───── INPUT RECORDS ─────
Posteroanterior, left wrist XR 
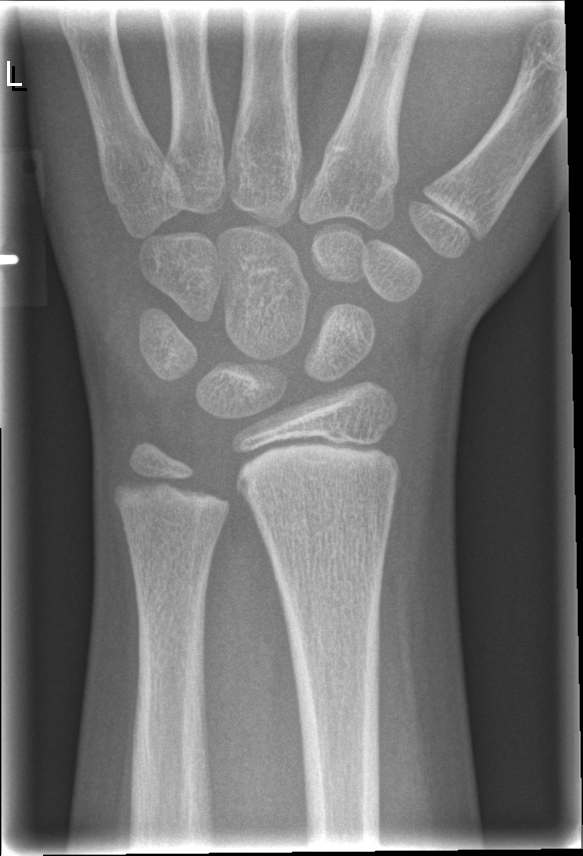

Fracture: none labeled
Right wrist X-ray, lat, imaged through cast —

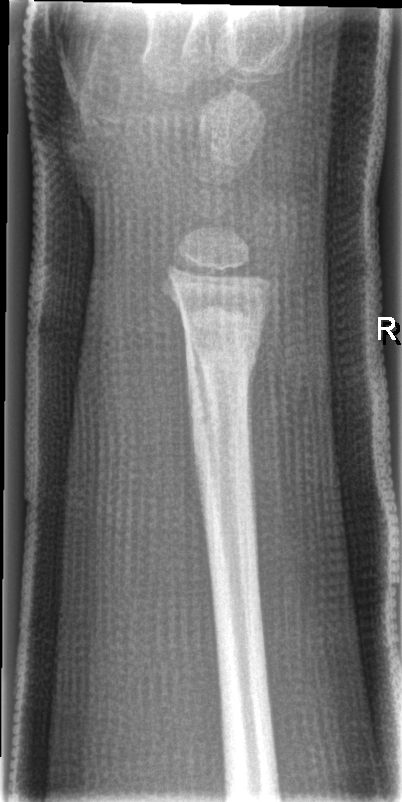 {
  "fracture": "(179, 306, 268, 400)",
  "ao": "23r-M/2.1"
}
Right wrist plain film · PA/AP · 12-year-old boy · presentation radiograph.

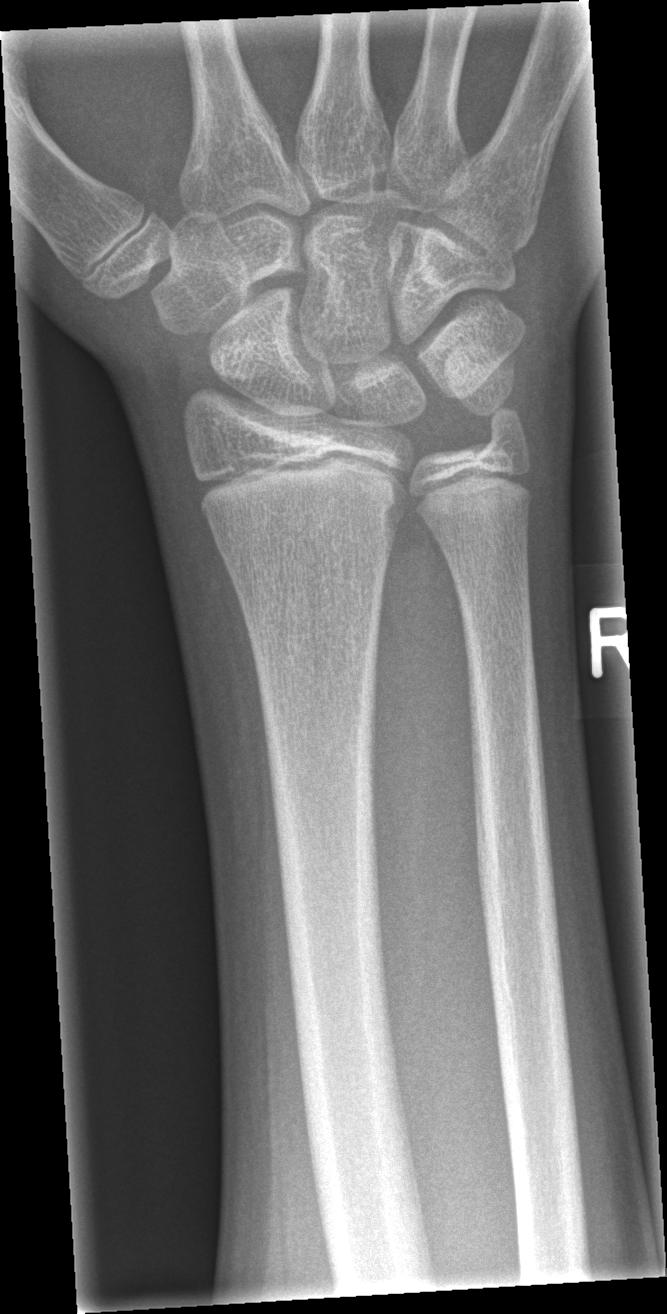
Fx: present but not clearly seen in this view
─────
*REQUIREMENT*. Write out all the entries precisely as given, omitting each image.

*WRITTEN SOLUTION*.
Posteroanterior, left wrist XR 

Fracture: none labeled
Right wrist X-ray, lat, imaged through cast —

 {
  "fracture": "(179, 306, 268, 400)",
  "ao": "23r-M/2.1"
}
Right wrist plain film · PA/AP · 12-year-old boy · presentation radiograph.

Fx: present but not clearly seen in this view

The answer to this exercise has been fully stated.